(Records from a data source)
----------
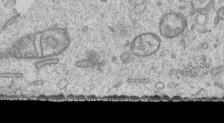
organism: Human
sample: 1205lu cells
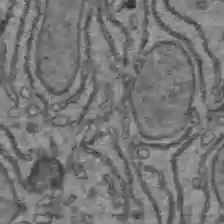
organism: C57BL Mouse
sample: Liver
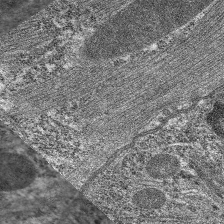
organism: C. elegans
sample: Pharynx
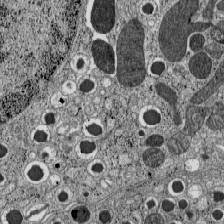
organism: C57BL Mouse
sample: Pancreatic islet
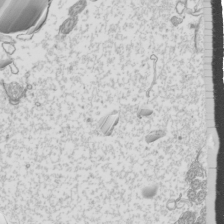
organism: Mouse
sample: Cilia; mouse epididymis
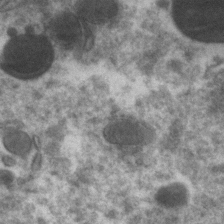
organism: Zebrafish
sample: Zebrafish embryo
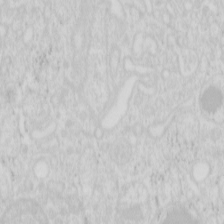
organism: Mouse
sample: Pancreas
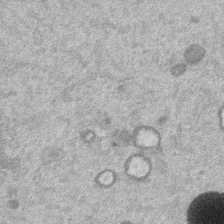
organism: Mouse
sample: Dividing mouse embryo 1 cell stage
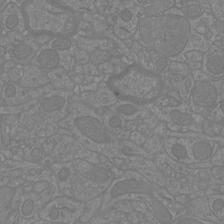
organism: Mouse
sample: Cortical neurons
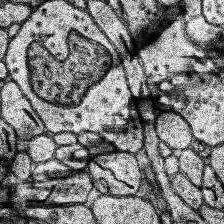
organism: Human
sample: Temporal Lobe
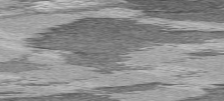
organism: C57BL Mouse
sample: Heart
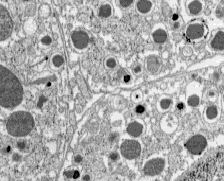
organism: C57BL Mouse
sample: Pancreatic islet
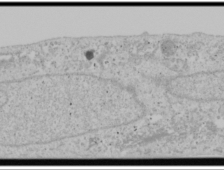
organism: Human
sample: Mitochondria in U2OS cells
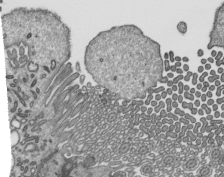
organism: Mouse
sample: Mouse epididymis efferent ductule cilia
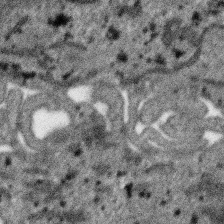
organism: Human
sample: Lung epithelial cells infected with SARS-CoV-2
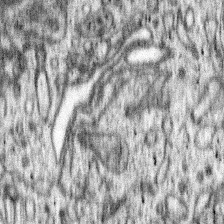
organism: Human
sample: HeLa cells
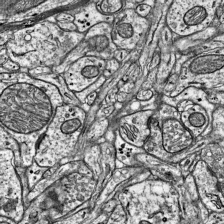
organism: Mouse
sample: Visual Cortex
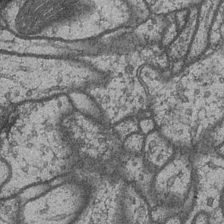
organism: Drosophila
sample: Optic medulla
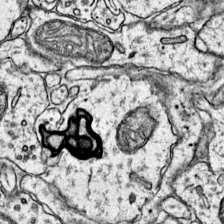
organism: Mouse
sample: Primary visual cortex
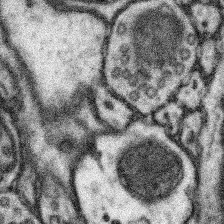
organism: Mouse
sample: Somatosensory cortex neuropil
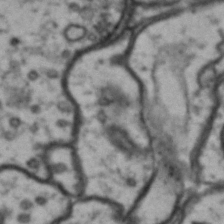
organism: Drosophila
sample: Brain
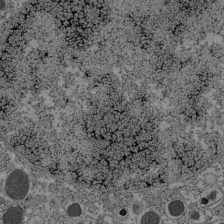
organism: C57BL Mouse
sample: Pancreatic islet
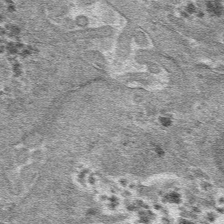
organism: Mouse
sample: Mouse hepatocytes
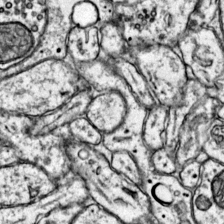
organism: Mouse
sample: Primary visual cortex
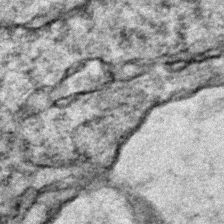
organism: Zebrafish
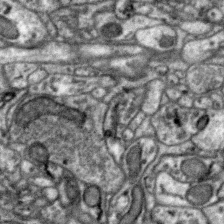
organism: Zebra finch
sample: Brain
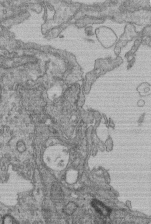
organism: Human
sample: Retinal organoid Rod and Cone cells
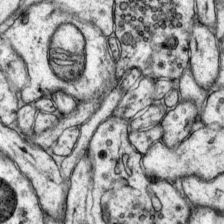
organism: Mouse
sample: Primary visual cortex
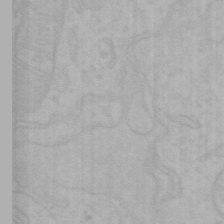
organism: Mouse
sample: Choroid plexus
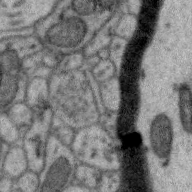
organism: Zebra finch
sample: Brain
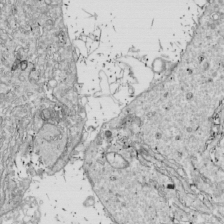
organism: Drosophila
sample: Cell division; meiosis; drosophila spermatocytes
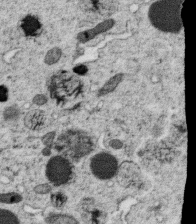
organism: C. elegans
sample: C. elegans oocyte; sperm cells
----------
• WHAT IS BEING ASKED:
Output the entries above verbatim, with no picture included.

• ANSWER TO THE EXERCISE:
organism: Human
sample: 1205lu cells
organism: C57BL Mouse
sample: Liver
organism: C. elegans
sample: Pharynx
organism: C57BL Mouse
sample: Pancreatic islet
organism: Mouse
sample: Cilia; mouse epididymis
organism: Zebrafish
sample: Zebrafish embryo
organism: Mouse
sample: Pancreas
organism: Mouse
sample: Dividing mouse embryo 1 cell stage
organism: Mouse
sample: Cortical neurons
organism: Human
sample: Temporal Lobe
organism: C57BL Mouse
sample: Heart
organism: C57BL Mouse
sample: Pancreatic islet
organism: Human
sample: Mitochondria in U2OS cells
organism: Mouse
sample: Mouse epididymis efferent ductule cilia
organism: Human
sample: Lung epithelial cells infected with SARS-CoV-2
organism: Human
sample: HeLa cells
organism: Mouse
sample: Visual Cortex
organism: Drosophila
sample: Optic medulla
organism: Mouse
sample: Primary visual cortex
organism: Mouse
sample: Somatosensory cortex neuropil
organism: Drosophila
sample: Brain
organism: C57BL Mouse
sample: Pancreatic islet
organism: Mouse
sample: Mouse hepatocytes
organism: Mouse
sample: Primary visual cortex
organism: Zebrafish
organism: Zebra finch
sample: Brain
organism: Human
sample: Retinal organoid Rod and Cone cells
organism: Mouse
sample: Primary visual cortex
organism: Mouse
sample: Choroid plexus
organism: Zebra finch
sample: Brain
organism: Drosophila
sample: Cell division; meiosis; drosophila spermatocytes
organism: C. elegans
sample: C. elegans oocyte; sperm cells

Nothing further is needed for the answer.